* **Study material**:

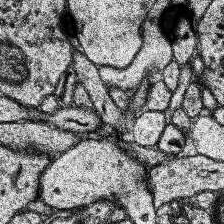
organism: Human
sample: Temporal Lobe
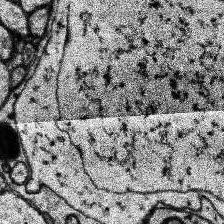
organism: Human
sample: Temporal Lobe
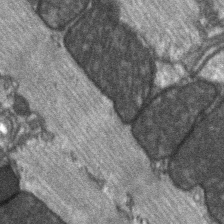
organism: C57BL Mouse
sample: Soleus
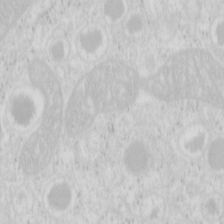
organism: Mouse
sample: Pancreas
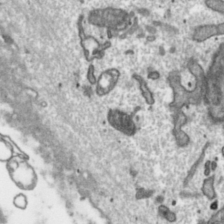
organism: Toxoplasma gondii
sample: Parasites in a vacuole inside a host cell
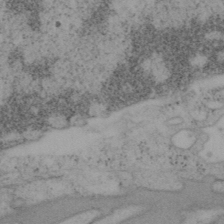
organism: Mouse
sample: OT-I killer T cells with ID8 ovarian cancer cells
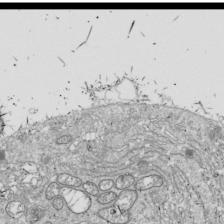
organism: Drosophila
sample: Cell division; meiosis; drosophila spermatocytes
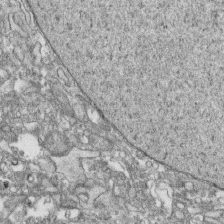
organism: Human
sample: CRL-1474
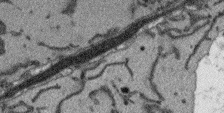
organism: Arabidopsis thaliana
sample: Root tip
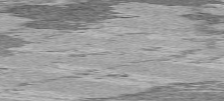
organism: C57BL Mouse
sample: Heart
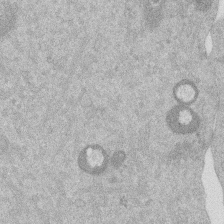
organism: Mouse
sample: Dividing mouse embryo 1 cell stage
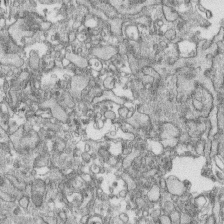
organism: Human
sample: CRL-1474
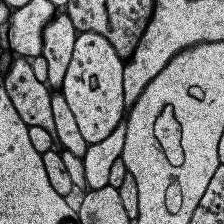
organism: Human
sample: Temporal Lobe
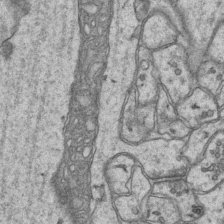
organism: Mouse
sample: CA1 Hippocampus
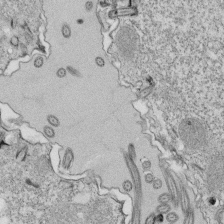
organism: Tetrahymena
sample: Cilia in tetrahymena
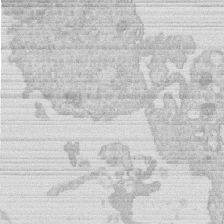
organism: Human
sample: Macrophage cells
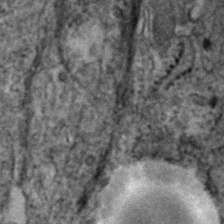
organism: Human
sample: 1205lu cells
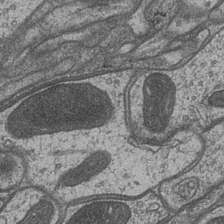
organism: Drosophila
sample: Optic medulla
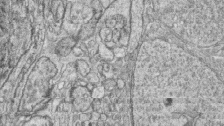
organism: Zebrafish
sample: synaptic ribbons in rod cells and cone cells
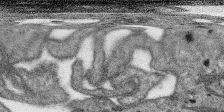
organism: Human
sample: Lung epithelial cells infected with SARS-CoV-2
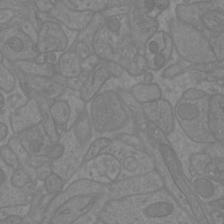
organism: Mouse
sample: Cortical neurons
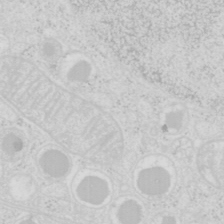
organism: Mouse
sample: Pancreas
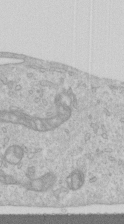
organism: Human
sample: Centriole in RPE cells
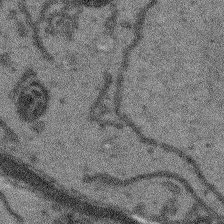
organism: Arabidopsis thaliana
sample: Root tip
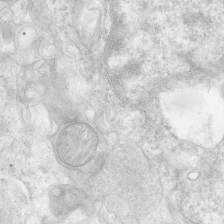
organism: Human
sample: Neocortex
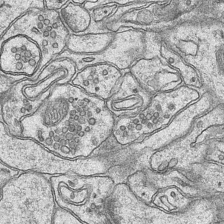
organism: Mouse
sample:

* **Task instructions**: Leave out the pictures and output the rest of the records exactly.

* **Answer section**:
organism: Human
sample: Temporal Lobe
organism: Human
sample: Temporal Lobe
organism: C57BL Mouse
sample: Soleus
organism: Mouse
sample: Pancreas
organism: Toxoplasma gondii
sample: Parasites in a vacuole inside a host cell
organism: Mouse
sample: OT-I killer T cells with ID8 ovarian cancer cells
organism: Drosophila
sample: Cell division; meiosis; drosophila spermatocytes
organism: Human
sample: CRL-1474
organism: Arabidopsis thaliana
sample: Root tip
organism: C57BL Mouse
sample: Heart
organism: Mouse
sample: Dividing mouse embryo 1 cell stage
organism: Human
sample: CRL-1474
organism: Human
sample: Temporal Lobe
organism: Mouse
sample: CA1 Hippocampus
organism: Tetrahymena
sample: Cilia in tetrahymena
organism: Human
sample: Macrophage cells
organism: Human
sample: 1205lu cells
organism: Drosophila
sample: Optic medulla
organism: Zebrafish
sample: synaptic ribbons in rod cells and cone cells
organism: Human
sample: Lung epithelial cells infected with SARS-CoV-2
organism: Mouse
sample: Cortical neurons
organism: Mouse
sample: Pancreas
organism: Human
sample: Centriole in RPE cells
organism: Arabidopsis thaliana
sample: Root tip
organism: Human
sample: Neocortex
organism: Mouse
sample:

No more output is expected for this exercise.